Especially in the transformation zone of the uterine cervix, where with the onset of puberty the unilayered columnar epithelium of the cervix changes into stratified squamous epithelium (see p. 329), the squamous epithelium may undergo malignant transformation and turn into invasive squamous cell carcinoma. Because cervical cancer usually develops slowly over time, it is possible to detect it in its early stages with the help of cytologic smears. Thus, cytodiagnosis is one of the most important tools in early detection of cervical cancer (see D). Cytology testing is an obligatory part of the initial gynecologic examination and cancer screening (in Germany starting at the age of 20) and is also performed to evaluate suspicious changes in cervical tissue. The cytologic smear should always include cells from the uppermost epithelial layer, which if they are normal show signs of differentiation (see p. 328).
Two smears are taken routinely: the first one (a) must be taken at the surface of the vaginal part of the cervix (ectocervix), and the second one (b) from the cervical canal (endocervix). The smear material is taken with a cotton swab and transferred to a slide and fixed (c). After that, the Papanicolaou method (known as Pap stain) is used to stain the cervical smear and evaluate it for characteristics of cell differentiation (cell shape, nuclear shape, nucleus-plasma ratio, see D). Because structure, height and the degree of maturation vary with the hormonal status (menstrual cycle) of a woman, it is crucial to confirm at which point during the cycle the smear is taken. If it is taken during the follicular phase (effect of estrogen), it is dominated by eosinophilic superficial cells, which are stained red, and flat, basophilic intermediate cells with pyknotic nuclei, which are stained greenish-blue (e). This proliferative phase, during which the uppermost cell layer is constantly regenerated by cells from the basal layer, normally lasts about a week. The postovulatory phase is dominated by cell differentiation and desquamation. Hence, the epithelium is thinner in the second part of the menstrual cycle.
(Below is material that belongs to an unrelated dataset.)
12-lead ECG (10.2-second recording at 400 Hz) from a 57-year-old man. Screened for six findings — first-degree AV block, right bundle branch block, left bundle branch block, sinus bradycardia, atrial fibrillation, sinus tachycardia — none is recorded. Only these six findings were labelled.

B Schiller’s iodine test for localization of abnormal epithelial regions
a Normal vaginal cervical epithelium stained by iodine produces a dark brown color; b Iodine negative, insufficiently differentiated cervical epithelium.
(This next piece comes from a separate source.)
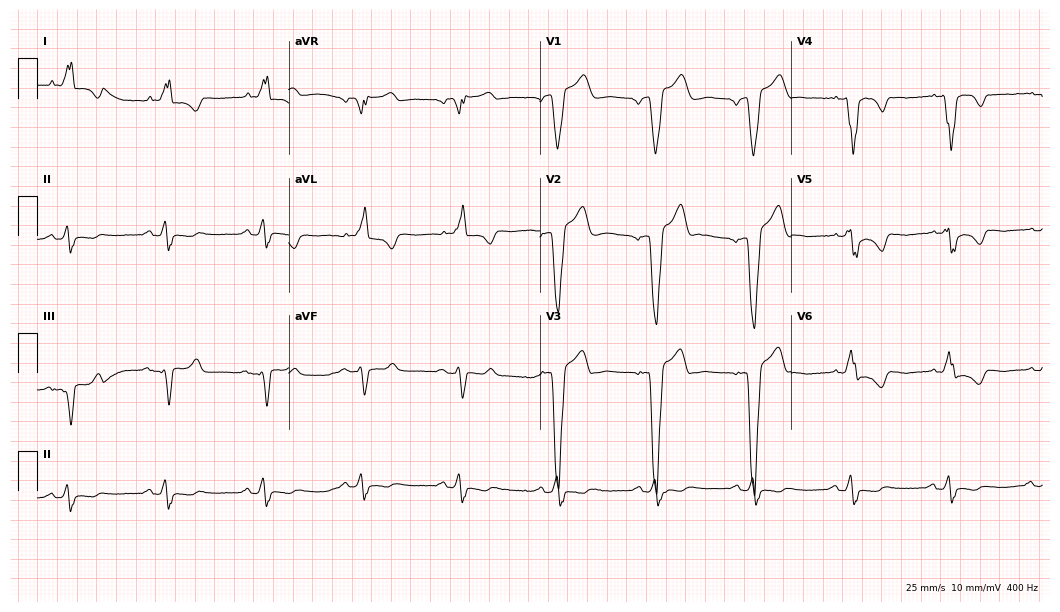
Electrocardiogram, a 65-year-old male. Of the six screened findings (first-degree AV block, right bundle branch block, left bundle branch block, sinus bradycardia, atrial fibrillation, sinus tachycardia), none is recorded.
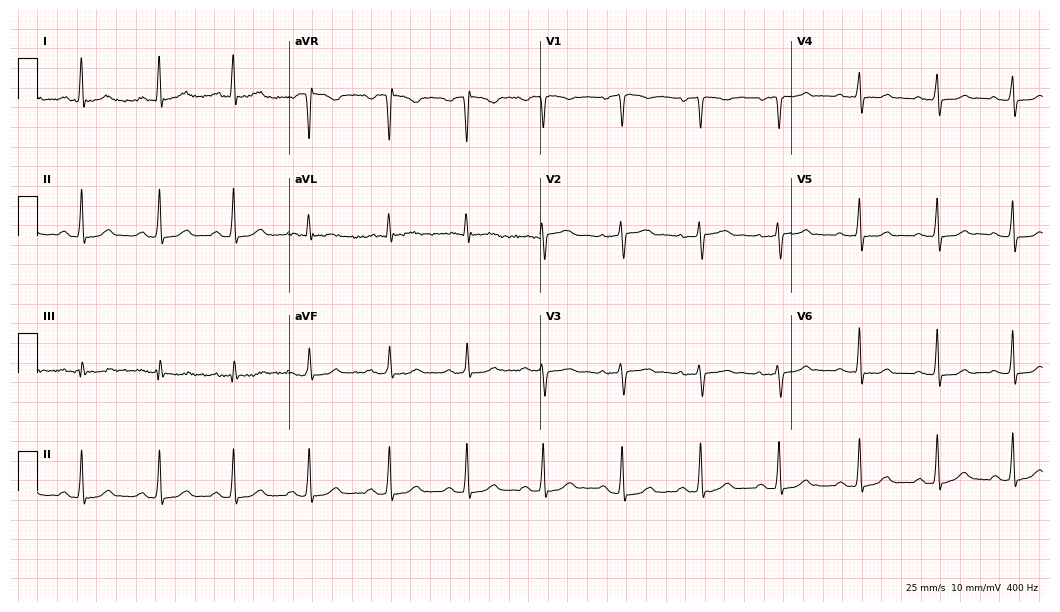
12-lead ECG (10.2-second recording at 400 Hz) from a female patient, 44 years old. Labelled as a normal ECG.

After inserting a speculum into the vagina, the vaginal part of the cervix is initially examined macroscopically, if necessary with the help of a colposcope allowing a 6–40 fold magnification of the cervix. For the localization of abnormal areas, Schiller’s iodine test utilizes the glycogen content of the surrounding normal squamous epithelium. To that end, iodine solution (Schiller’s iodine test) is applied to the surface of the cervix. Normal squamous epithelium, regardless of whether it is autochthonous or metaplastic, takes on a dark brown color. However, insufficiently differentiated squamous epithelium with a high or low glycogen content turns only light brown or is iodine negative. Thus, the iodine-unstained areas correspond to the location of undifferentiated epithelium. Iodine-negative areas are not specific but combined with suspicious cytology results (see above cytologic smear) of the same area, point to epithelial abnormalities. Hence, Schiller’s iodine test provides a method with which to assess the localization and expansion of cervical changes. Conization (see C) is used to remove affected areas.